So too was Xan. He was not permitted to handle his father’s Purdeys but had his own couple of guns with which we would pot rabbits, and there were two pistols which we were allowed to use with blanks. We would set up target cards on trees and spend hours improving our scores. After a few days’ practice I was better than Xan both with gun and pistol. My skill surprised us both, me particularly. I hadn’t expected to like or be good at shooting; I was almost disconcerted to discover how much I enjoyed, with a half-guilty, almost sensual pleasure, the feel of the metal in my palm, the satisfying balance of the weapons.

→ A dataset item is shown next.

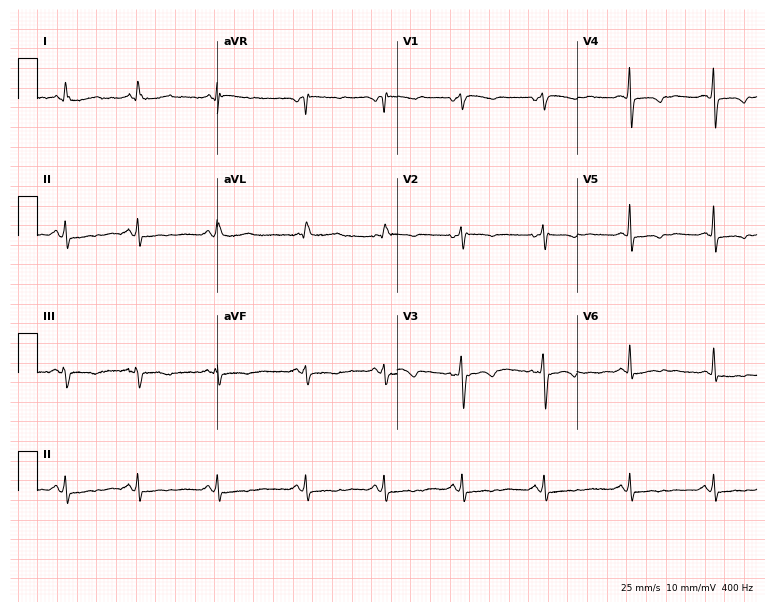
Standard 12-lead ECG recorded from a 44-year-old female (7.3-second recording at 400 Hz). None of these six findings is recorded: first-degree AV block, right bundle branch block, left bundle branch block, sinus bradycardia, atrial fibrillation, sinus tachycardia.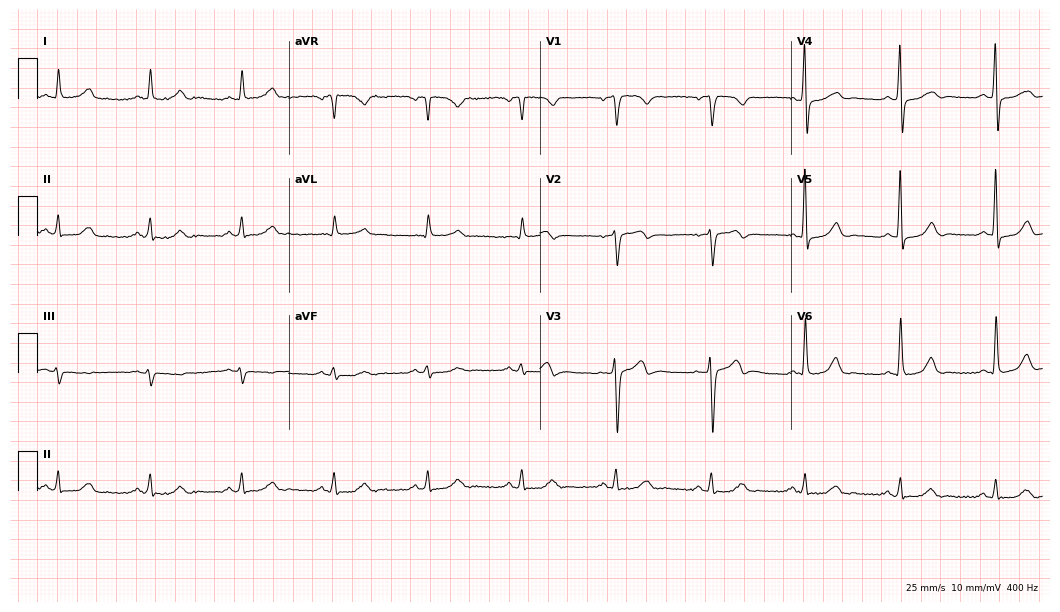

Xan had no other companions during the holidays and seemed not to need them. No friends from Sherborne came to Woolcombe. When I asked him about school he was elusive.

“It’s all right. Better than Harrow would have been.”

“Better than Eton?”

“We don’t go there any more. Great-grandfather had a tremendous row, public allegations, angry letters, dust shaken off feet. I’ve forgotten what it was all about.”

“You never mind going back to school?”

“Why should I? Do you?”

“No, I rather like it. If I can’t be here, I’d rather have school than holidays.”

He was silent for a moment, then said: “The thing is this, school-masters want to understand you, that’s what they think they’re paid for. I keep them puzzled. Hard worker, top marks, housemaster’s pet, safe for an Oxford scholarship one term; next term big, big trouble.”

“What sort of trouble?”

“Not enough to get kicked out, and of course next term I’m a good boy again. It confuses them, gets them worried.”

I didn’t understand him either, but it didn’t worry me. I didn’t understand myself.

I know now, of course, why he liked having me at Woolcombe. I think I guessed almost from the beginning. He had absolutely no commitment to me, no responsibility for me, not even the commitment of friendship or the responsibility of personal choice.